Die Frage stellt sich, ob es denn so schwierig ist, sich bis zum 25. Lebensjahr bei einer Botschaft oder einem Konsulat zu melden. «Es ist ein Problem, das nicht aktuell, sondern historisch bedingt ist», sagt Eduardo Puibusque. Er hat die Petition im Namen der Gruppe «Nacionalidad Suiza Para Descendientes eingereicht.
Natürlich seien die Mitteilungen heute schnell und die Informationen kämen auch schnell an, aber das sei nicht immer so gewesen.
Viele verloren das Bürgerrecht aus Unwissen
«Man muss bedenken, dass die meisten Schweizer Emigranten nicht in den Städten lebten, sondern sich auf dem Land niederließen.» Argentinien ist ein riesiges Land mit grossen Entfernungen und «noch heute ist es schwierig, Argentinien zu durchreisen.»
Die Unkenntnis, verursacht durch schlechten Zugang zu Informationsquellen, führte über viele Jahre zum Verlust der Schweizer Staatsbürgerschaft «und das geschah nicht nur in ländlichen Gebieten», sagt Puibusque. Er spricht dabei unter anderem die verschiedenen Gesetzesänderungen an, die über die Jahrzehnte hinweg verabschiedet wurden.
Auch er musste sich die Schweizer Staatsbürgerschaft zurückerkämpfen. Seine Mutter verlor es bei der Heirat mit einem argentinischen Staatsangehörigen in den 1940er Jahren.
Puibusque aber hatte Glück und profitierte von einer Übergangsbestimmung des Schweizer Bürgerrechts, das ihm und seiner Schwester erlaubte, den Schweizer Pass zurückzuerlangen. Seine drei Kinder und sechs Enkelkinder haben aber keinen Zugang mehr zur Schweizer Staatsbürgerschaft.

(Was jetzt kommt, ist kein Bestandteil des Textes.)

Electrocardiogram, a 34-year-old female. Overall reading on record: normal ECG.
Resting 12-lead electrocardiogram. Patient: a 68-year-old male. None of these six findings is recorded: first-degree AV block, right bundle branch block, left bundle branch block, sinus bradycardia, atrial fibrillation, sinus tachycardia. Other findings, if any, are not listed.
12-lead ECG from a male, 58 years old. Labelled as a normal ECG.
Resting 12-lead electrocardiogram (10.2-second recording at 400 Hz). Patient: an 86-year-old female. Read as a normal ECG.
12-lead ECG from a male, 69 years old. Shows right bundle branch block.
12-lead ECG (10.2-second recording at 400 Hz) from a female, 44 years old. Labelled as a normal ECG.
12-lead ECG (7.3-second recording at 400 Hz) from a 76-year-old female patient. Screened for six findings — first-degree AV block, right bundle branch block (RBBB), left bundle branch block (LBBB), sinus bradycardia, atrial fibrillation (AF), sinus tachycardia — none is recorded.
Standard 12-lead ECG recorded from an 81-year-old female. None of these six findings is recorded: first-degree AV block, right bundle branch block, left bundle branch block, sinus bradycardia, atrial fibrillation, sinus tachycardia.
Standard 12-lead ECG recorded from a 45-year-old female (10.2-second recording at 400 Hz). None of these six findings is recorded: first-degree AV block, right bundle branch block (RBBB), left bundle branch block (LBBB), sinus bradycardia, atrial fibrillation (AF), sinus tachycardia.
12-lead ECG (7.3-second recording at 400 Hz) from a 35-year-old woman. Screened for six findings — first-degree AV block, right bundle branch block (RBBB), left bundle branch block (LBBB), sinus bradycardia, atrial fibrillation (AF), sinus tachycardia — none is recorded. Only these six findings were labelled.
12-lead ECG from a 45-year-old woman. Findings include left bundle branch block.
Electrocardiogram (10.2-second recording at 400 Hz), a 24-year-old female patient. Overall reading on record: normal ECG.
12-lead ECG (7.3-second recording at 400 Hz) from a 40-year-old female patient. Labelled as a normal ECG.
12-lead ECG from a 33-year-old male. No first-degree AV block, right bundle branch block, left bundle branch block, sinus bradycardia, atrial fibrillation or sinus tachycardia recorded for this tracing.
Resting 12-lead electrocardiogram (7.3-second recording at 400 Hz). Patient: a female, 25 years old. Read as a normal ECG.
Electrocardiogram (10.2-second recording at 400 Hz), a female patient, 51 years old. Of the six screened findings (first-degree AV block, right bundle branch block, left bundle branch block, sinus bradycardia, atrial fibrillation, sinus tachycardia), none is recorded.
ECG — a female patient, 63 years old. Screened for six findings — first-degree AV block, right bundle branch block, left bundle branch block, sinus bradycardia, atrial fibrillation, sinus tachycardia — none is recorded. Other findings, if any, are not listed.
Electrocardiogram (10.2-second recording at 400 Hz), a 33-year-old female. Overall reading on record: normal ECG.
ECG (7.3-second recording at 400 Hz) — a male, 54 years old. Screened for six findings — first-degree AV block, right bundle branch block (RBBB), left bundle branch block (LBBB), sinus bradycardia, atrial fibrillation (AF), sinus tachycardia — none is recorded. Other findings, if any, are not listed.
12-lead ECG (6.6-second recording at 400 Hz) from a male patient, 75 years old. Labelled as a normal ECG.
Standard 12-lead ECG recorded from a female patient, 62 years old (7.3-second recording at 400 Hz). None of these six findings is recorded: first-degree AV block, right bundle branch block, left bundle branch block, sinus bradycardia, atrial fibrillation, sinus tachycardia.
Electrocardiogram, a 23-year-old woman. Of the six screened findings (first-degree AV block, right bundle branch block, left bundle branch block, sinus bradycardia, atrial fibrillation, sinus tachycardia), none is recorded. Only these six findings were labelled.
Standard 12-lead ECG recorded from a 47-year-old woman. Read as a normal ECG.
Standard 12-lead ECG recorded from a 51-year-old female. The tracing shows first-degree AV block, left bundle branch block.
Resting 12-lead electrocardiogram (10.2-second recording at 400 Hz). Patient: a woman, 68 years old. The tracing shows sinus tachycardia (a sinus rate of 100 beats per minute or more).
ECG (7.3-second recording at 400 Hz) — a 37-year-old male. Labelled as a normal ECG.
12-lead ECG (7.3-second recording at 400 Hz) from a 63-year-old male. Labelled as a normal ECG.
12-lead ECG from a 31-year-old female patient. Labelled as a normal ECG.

«Als mein Status als Schweizer Bürger endlich anerkannt wurde, hatten meine drei Kinder bereits die ‹willkürlich› festgelegte Altersgrenze überschritten», sagt er. Der Zugang zum Schweizer Bürgerrecht kann nur noch unter – für viele Nachkommen – erschwerten Bedingungen zurückerlangt werden.
Die Petition fordert, dass dieser Umstand geändert wird: Die Wiedereinbürgerung – im Idealfall inklusive der fünften Generation Blutsverwandtschaft – der Schweizer Nachkommen im Ausland soll ohne Hürden, wie etwa Alter oder finanzielle Voraussetzung, ermöglicht werden.
«Früher gab es mehr Übergangsbestimmungen, die den Wiedererwerb der Schweizer Staatsbürgerschaft erleichtert haben», sagt von Rütte. Diese betrafen vorrangig alle Schweizer, die das Bürgerrecht wegen der Geschlechterdiskriminierung verloren haben.
Diese Bestimmungen seien unübersichtlich geworden, sodass man sie 2017 konsolidiert und zusammengefasst habe. «Dies auch mit dem Gedanken, dass sich die meisten Fälle, die davon betroffen waren, mit der Zeit erledigt haben sollten.»
Doch dies scheint nicht der Fall zu sein: «Wir sind Onkel, Tanten, Söhne, Töchter, Enkelkinder», sagt Kunz. Sie alle haben das Schweizer Bürgerrecht verloren oder verwirkt. «Wir wollen keinen Nutzen aus der Wiedereinbürgerung ziehen, es geht um unsere Identität und die Verbundenheit zu unserem Heimatland.»